Give back, unaltered, the lines from the one with "Zegar w holu głównym Sejmu (budynek C-D)" to the end of the material, omitting pictures.

Dataset Start Marker

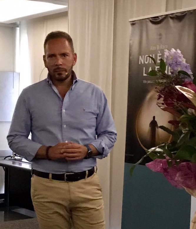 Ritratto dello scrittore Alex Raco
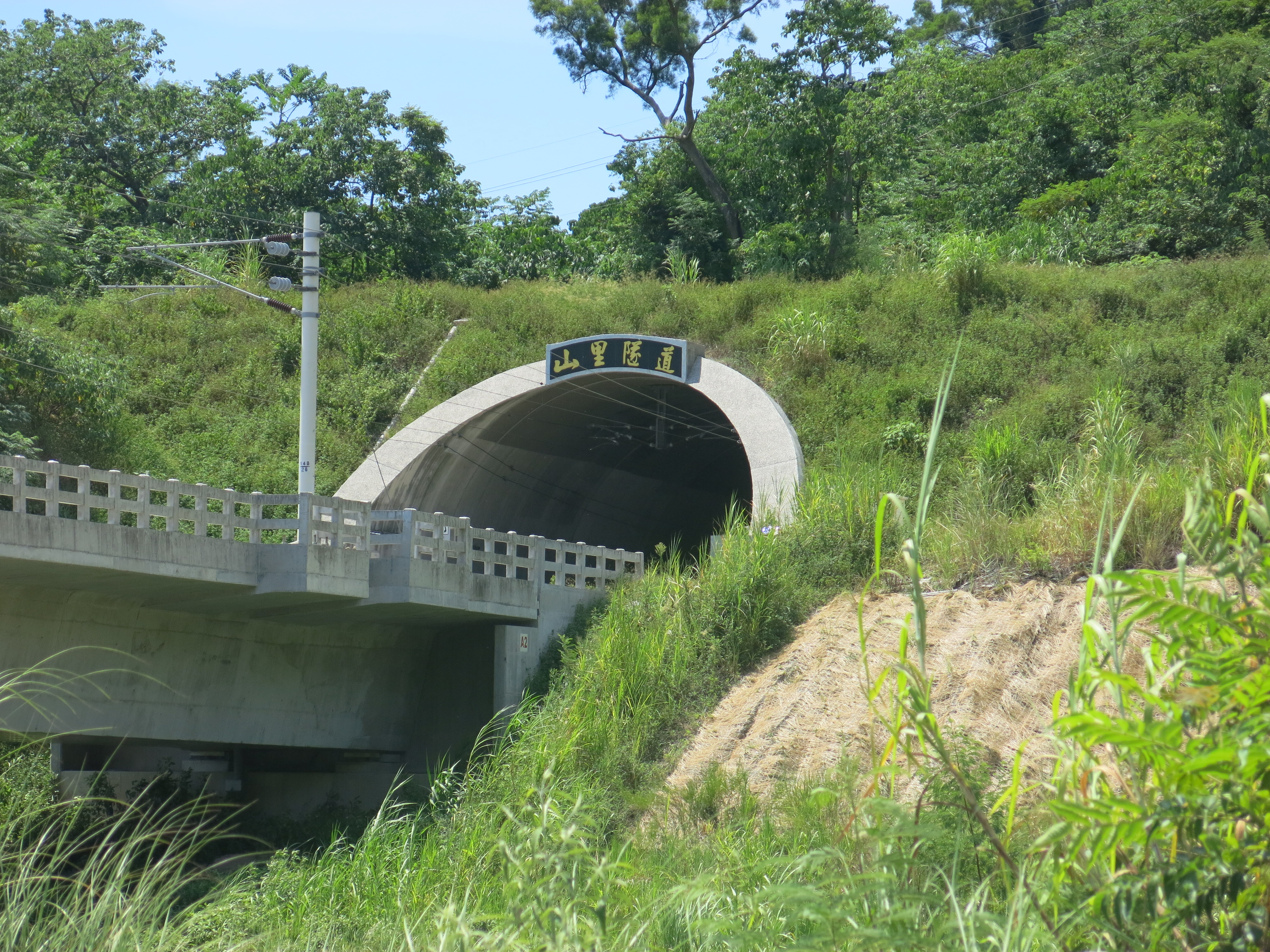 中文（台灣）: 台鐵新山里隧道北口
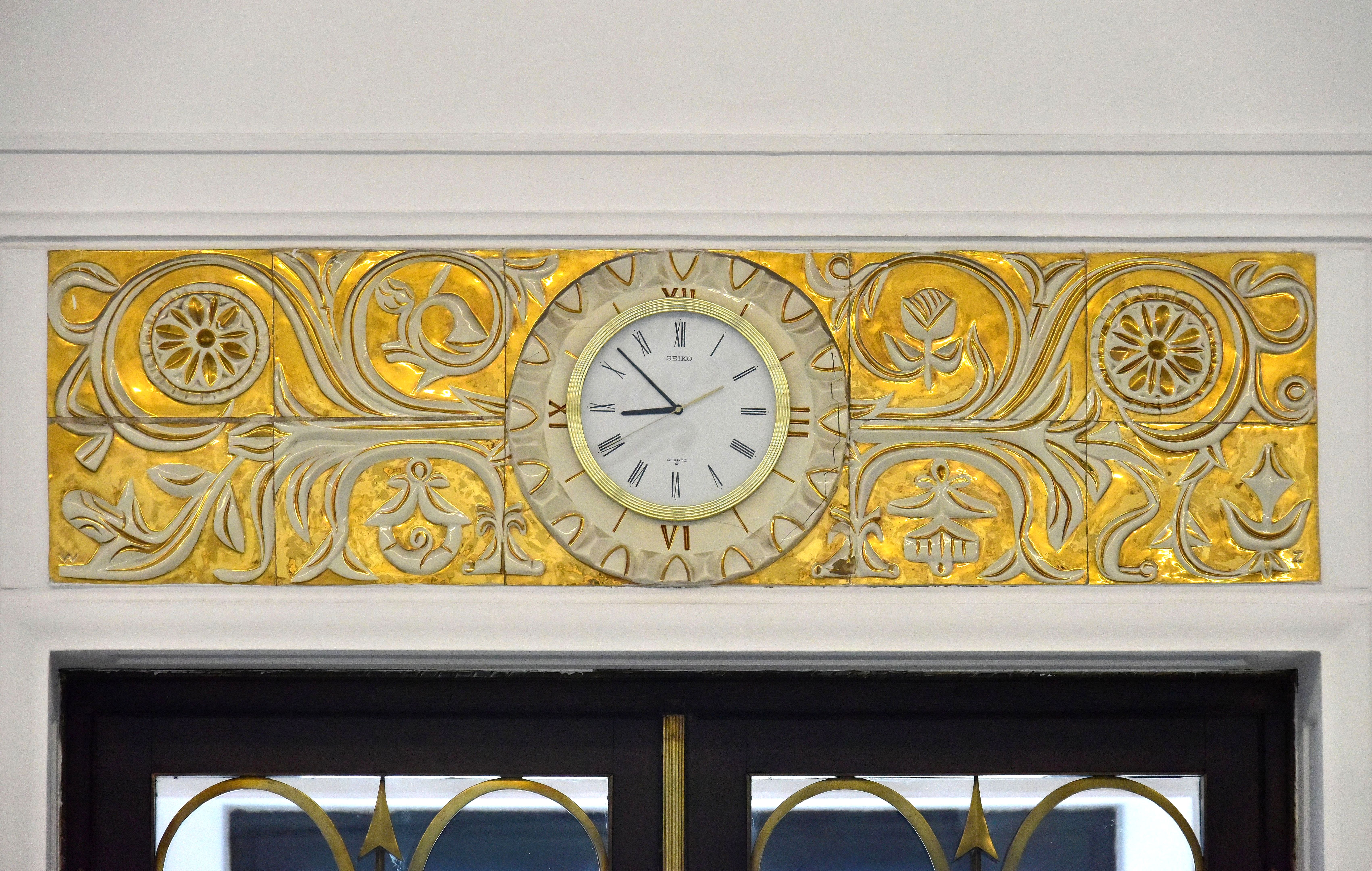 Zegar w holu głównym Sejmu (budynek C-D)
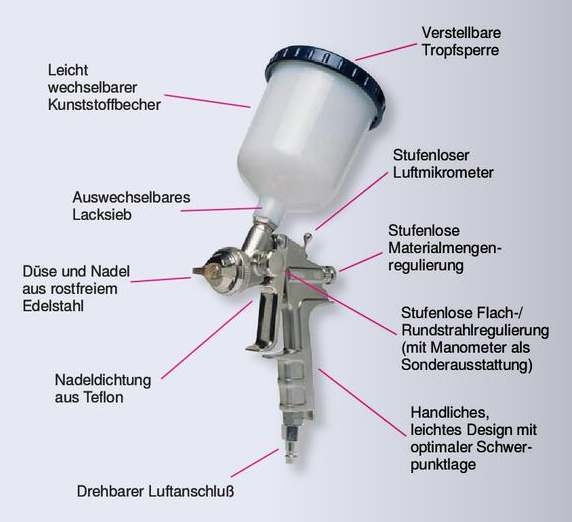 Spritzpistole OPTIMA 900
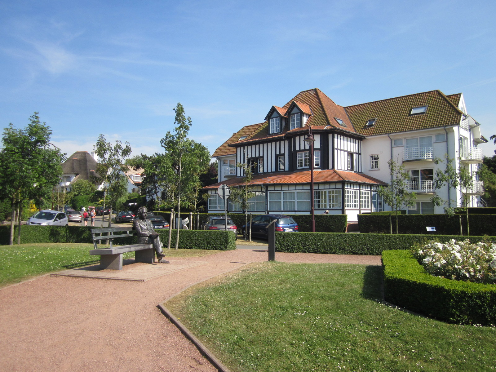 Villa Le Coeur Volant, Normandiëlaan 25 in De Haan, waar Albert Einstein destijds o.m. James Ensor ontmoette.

Dataset End Marker

Task output
 Zegar w holu głównym Sejmu (budynek C-D)
 Spritzpistole OPTIMA 900
 Villa Le Coeur Volant, Normandiëlaan 25 in De Haan, waar Albert Einstein destijds o.m. James Ensor ontmoette.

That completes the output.